Em três meses, depois de passar por um veto presidencial e ser reconfirmada no parlamento, a simplificação da mudança de sexo foi ontem inscrita no Código do Registo Civil. Os transexuais poderão pedir a mudança de nome mal tenham o relatório de diagnóstico de perturbação de identidade do género numa unidade de sexologia, um processo que em regra dura dois anos, explicou ao i o cirurgião João Décio Ferreira, até ao início do ano o único especialista do Serviço Nacional de Saúde a operar transexuais. Décio Ferreira abandonou o Hospital de Santa Maria por não concordar com a proposta de contrato que lhe fizeram depois da reforma, um contrato de 35 horas semanais pagas a seis euros à hora, com um corte na reforma.

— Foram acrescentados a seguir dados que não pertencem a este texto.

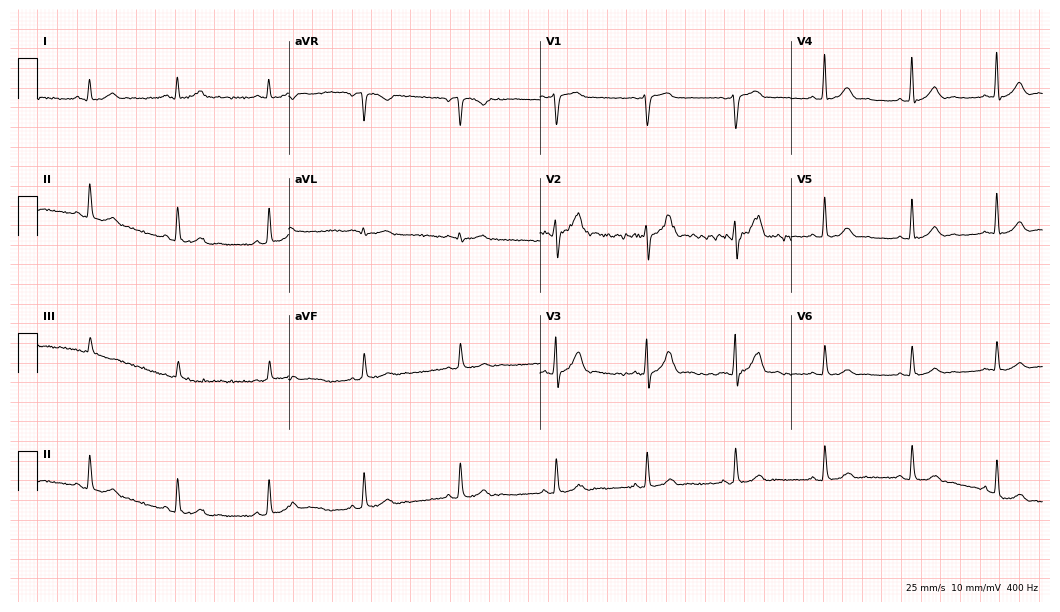
Electrocardiogram, a male patient, 45 years old. Overall reading on record: normal ECG.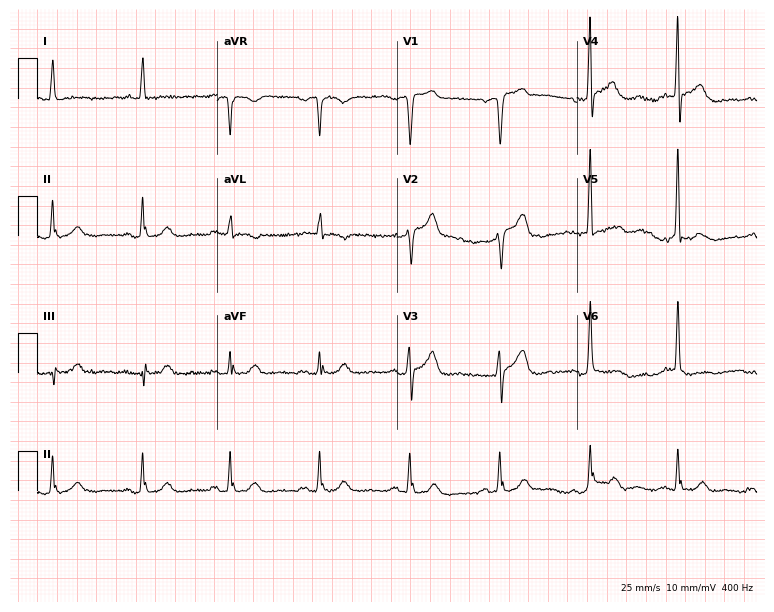
Electrocardiogram, a man, 81 years old. Of the six screened findings (first-degree AV block, right bundle branch block, left bundle branch block, sinus bradycardia, atrial fibrillation, sinus tachycardia), none is recorded. Other findings, if any, are not listed.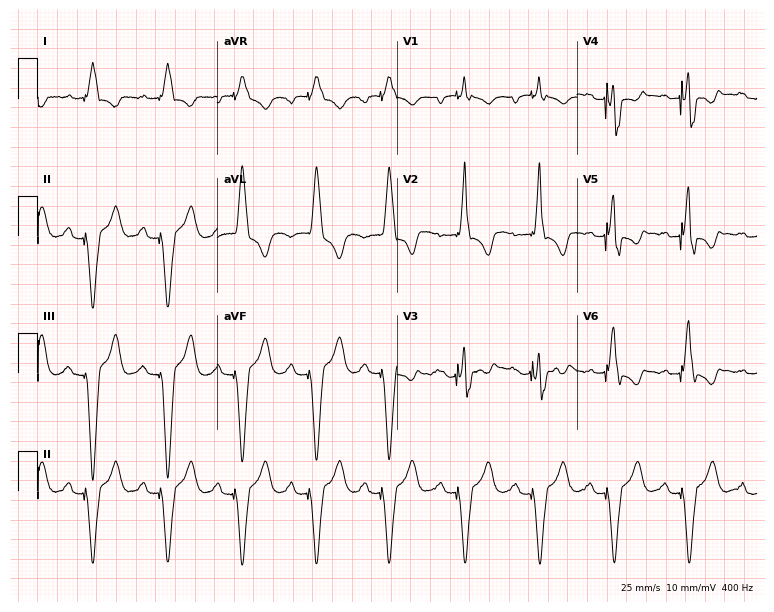
Electrocardiogram (7.3-second recording at 400 Hz), a female, 47 years old. Of the six screened findings (first-degree AV block, right bundle branch block, left bundle branch block, sinus bradycardia, atrial fibrillation, sinus tachycardia), none is recorded. Only these six findings were labelled.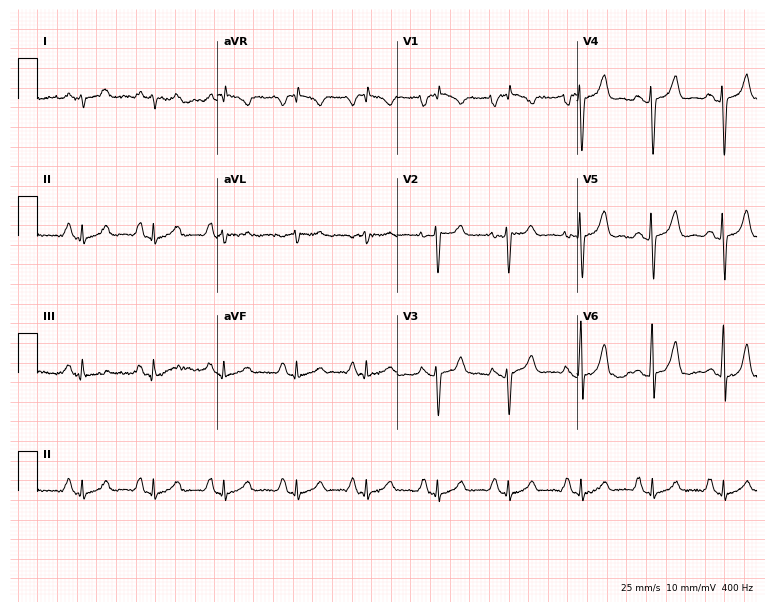
Standard 12-lead ECG recorded from a 45-year-old woman. None of these six findings is recorded: first-degree AV block, right bundle branch block (RBBB), left bundle branch block (LBBB), sinus bradycardia, atrial fibrillation (AF), sinus tachycardia. Findings outside these six are not listed.

Até aqui, para conseguirem uma mudança de nome em tribunal, os transexuais tinham de já ter sido submetidos às operações - sujeitas a um parecer prévio da Ordem dos Médicos (OM). Depois passavam ainda por uma perícia do Instituto de Medicina Legal, onde os seus órgãos genitais eram fotografados e avaliados por uma equipa independente de peritos. João Décio Ferreira conta que desde 2005, quando assumiu as operações no SNS, foi testemunha em 16 casos, todos com parecer positivo. Apesar do desfecho, a demora dos processos comprova-se nos que ainda estão a decorrer.

Um dos processos é o de Patrícia Ribeiro, de 28 anos, que nasceu Nuno Ribeiro e ficou conhecida pela participação no grupo musical Onda Choc. Patrícia fez a última operação em Novembro de 2008, mas tem a audição marcada para 23 de Março, que agora poderá ser adiada se o decreto regulamentar da nova lei for entretanto publicado.

A nova lei define que têm legitimidade para mudar de sexo os portugueses maiores de idade a quem seja diagnosticada perturbação de identidade de género. Os casos deverão ser decididos no prazo de oito dias. Fica também determinada a "natureza secreta" do procedimento e outras situações como a mudança de sexo no seio de um casal, em que deverá haver consentimento do outro cônjuge.

Operações no SNS Embora o Ministério da Saúde ainda não tenha comentado o fim das operações no SNS com a reforma de João Décio Ferreira, os Hospitais Universitários de Coimbra já garantiram que vão assegurar as cirurgias no futuro.

O serviço de psiquiatria decidiu enviar um cirurgião para fazer formação no estrangeiro em Abril.

Ao i, João Décio Ferreira disse ontem não ter sido contactado para participar na formação e questionou a opção do SNS, que ainda não divulgou o local de formação ou o custo desta deslocação. "Tínhamos equipas internacionais a vir ver o nosso trabalho a Lisboa", disse. Actualmente, há 20 casos de transexuais com operações pendentes e ainda outros nove casos em apreciação na OM.